ARLINGTON, Va. (TheStreet) -- Think back to the last time you applied for a credit card. If you're like most people, you probably didn't read the fine print. Who has the time, let alone the patience, to wade through all that tiny, dense text, right?
Unfortunately, credit card companies bury important account information in the fine print, and being unaware of their crucial information can lead to misuse. How can you avoid such an unfortunate event?
Find an issuer with transparent applications.
Credit card application study
According to Card Hub's 2011 Credit Card Application Study, Capital One (Stock Quote: COF) and Bank of America (Stock Quote: BAC) do the best job of the 10 largest credit card companies in the U.S. at presenting key account terms clearly within their applications.

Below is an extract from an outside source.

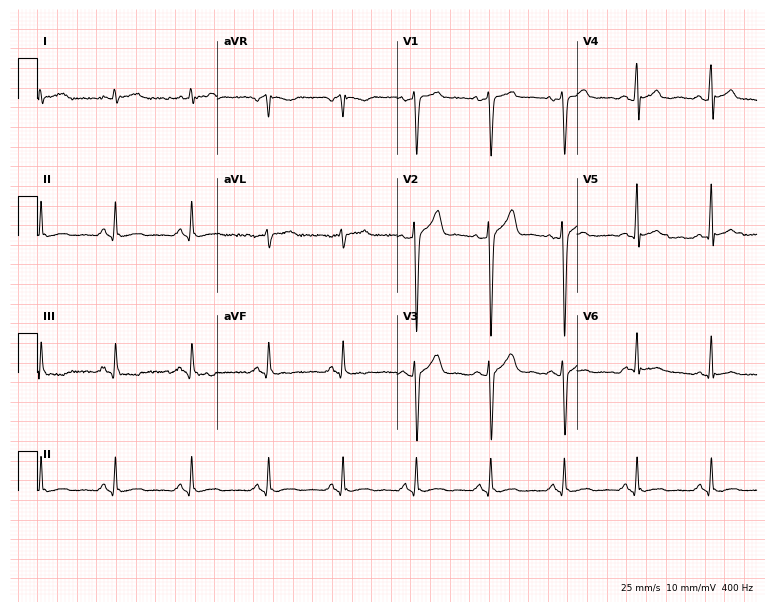
12-lead ECG from a male, 30 years old. No first-degree AV block, right bundle branch block, left bundle branch block, sinus bradycardia, atrial fibrillation or sinus tachycardia recorded for this tracing.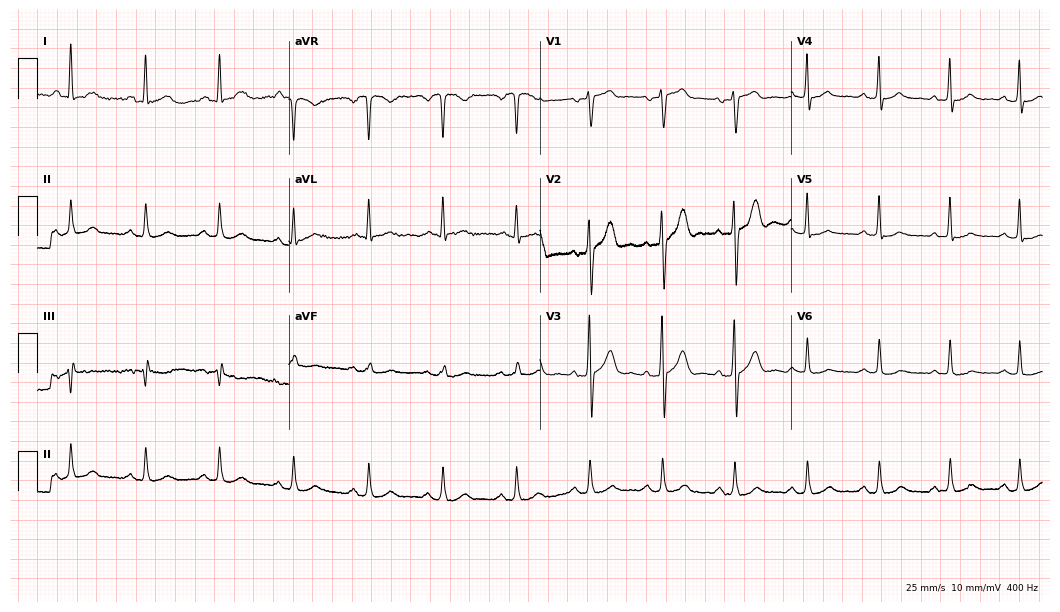
ECG (10.2-second recording at 400 Hz) — a 38-year-old male patient. Labelled as a normal ECG.

This annual study examines multiple online credit card applications from each of those top 10 issuers and assigns each issuer a score based on how well it displays information about annual fees, the cost of revolving and transferring balances and on earning and redeeming rewards. As far as the study is concerned, information in the fine print doesn't exist.
Other major findings
Besides tapping Capital One and BofA as having the most straightforward applications, Card Hub's study revealed a number of other important facts and trends, including further proof for increasing transparency throughout the credit card industry. The highlights are as follows:
- Nine of the 10 largest credit card companies in the U.S. increased their application clarity ratings relative to last year -- Wells Fargo (Stock Quote: WFC) being the exception, but still falling less than one percentage point.
- The lowest score this year, Citi's (Stock Quote: C) 82.1%, was more than 20 percentage points higher than last year's 59.3%, belonging to U.S. Bank (Stock Quote: USB).
- U.S. Bank improved its clarity rating by more than 32 percentage points relative to last year.
- The most clearly listed terms across all issuers were: purchase APR, annual fee and the rewards earning policy.
- The least clearly listed terms across all issuers were: balance transfer fees and the rewards redemption policy.